Over time though, it became clear that this stance introduced ALOT of problems.

  1. As user's published WDL's on Docstore or other places, they also published attached inputs. Without the spec defining how these inputs were structured, it essentially locked the example inputs into being run on only a single execution engine. BY mandating a specific structure for inputs (and outputs) user of WDL can now share or publish workflows with their inputs and have the guarantee that different execution engines will at least be able to read the inputs file (access is a whole different story)
  2. Engines were converging on a common pattern (cromwell style) for supplying inputs and getting outputs, but sublte differences made it impossible for interop, so any WDL launcher would need to know what execution engine it was talking to
  3. Creating an automated testing and compliance framework was impossible because of these differences. There are currently efforts underway in the community to build a compliance sweet for engines, to make sure they cover all language features. in order for this to work a common inputs/outputs format MUST be defined

We recently voted a specific "Cromwell-style" inputs/outputs (https://github.com/openwdl/wdl/pull/357) as the required format that all engines must minimally support. We do not restrict additional input/output formats.

ianfore commented 4 years ago

Picking up on how files from a WES run might be accessed.

For the DNAstack WES server you need access to the bucket in GCP in order to access the file based outputs.

For the most part direct bucket access isn't being considered and I can see why not.

You had asked elsewhere if DRS would be an option. Certainly worth looking at. In fact we can test out aspects of this now. Seven Bridges DRS makes any file in a workspace available through DRS.

One of my FASPScripts uses the SB API directly to submit a task rather than WES. I did it for a placeholder until an SB WES server is available. The resulting file is stored in my SB project.
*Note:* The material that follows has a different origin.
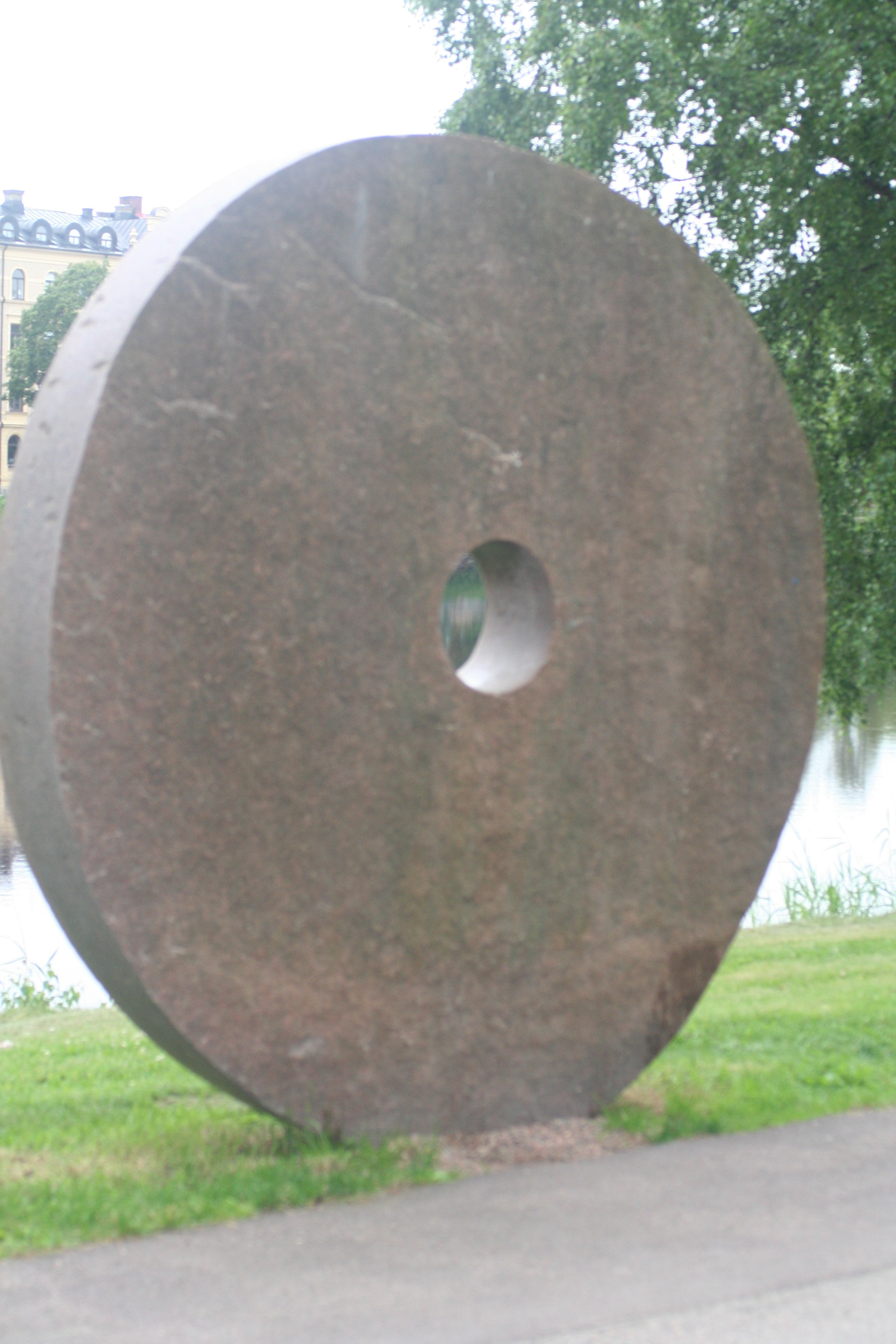 Kort på skulpturen nära Klarälven i centrala Karlstad

I added a script to check for task completion, get the file (DRS) ids and use DRS to download the resulting files. Again it has to use the SB API to query the task and get the ids, but it wouldn't need any WES changes to do this. It would work just as you outlined for WDL and return the DRS id as a string.
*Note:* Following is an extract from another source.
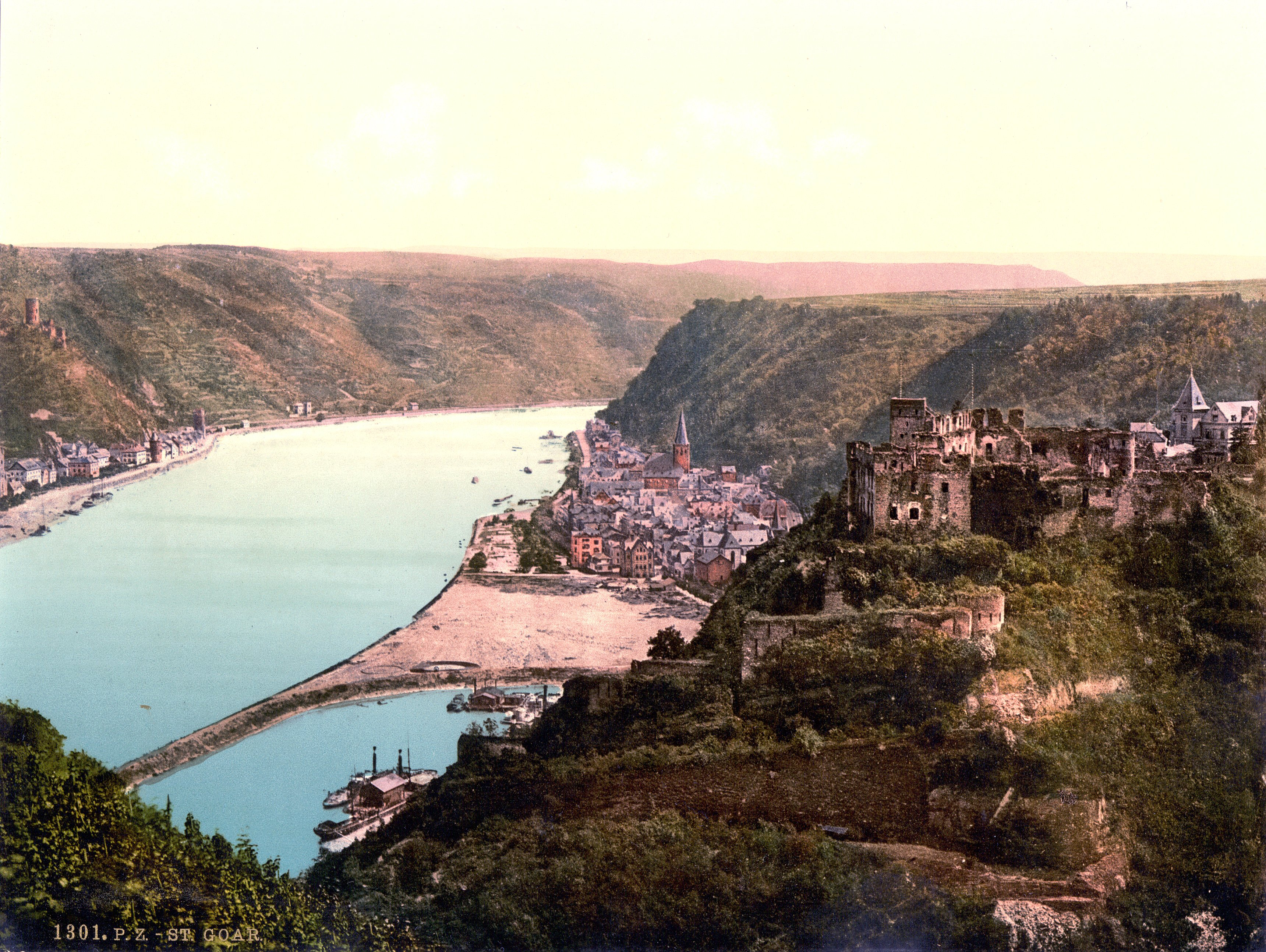 St. Goar

Files are represented by a string, however there is no information communicated that they are actually files, other than the fact that the WDL itself defines that they are files.

The case for stricter typing you've made above could well be applied though. The WES server and the organization within which it exists would need to provide the DRS ids and a server to get them. However, the SB set up suggests that's not a huge lift beyond what they do anyway.
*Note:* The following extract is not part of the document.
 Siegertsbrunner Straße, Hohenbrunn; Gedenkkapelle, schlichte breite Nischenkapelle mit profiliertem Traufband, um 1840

This does lead to revisiting some assumptions about DRS, but I'll hold that for elsewhere.

ruchim commented 3 years ago

To me it sounds like we're talking about a GET /outputs for a given workflow ID? Where the response type is a key/value mapping of name/and output value (be it a file ref, string, int etc)

ianfore commented 3 years ago

Some progress made on this in this notebook albeit on a different WES implementation. A difference from how it was being discussed above is that you don't explicitly say "put the result in this DRS location" . It just happens. You can then pick up the results from the DRS service run by the same provider. You have to do a separate authentication for the DRS service though - the irony being that it's the same set of credentials as for the WES. The other part is that the script did have to do the download rather than having it pushed. Other than that it seems very convenient to use.

Raises the question whether a WES server would also have a companion DRS for results. I suspect that for the most part if you have compute privileges on a system you will have storage privileges too. This might be a common pattern and therefore worth supporting e.g. that the WES authentication serves for the DRS retrieval too.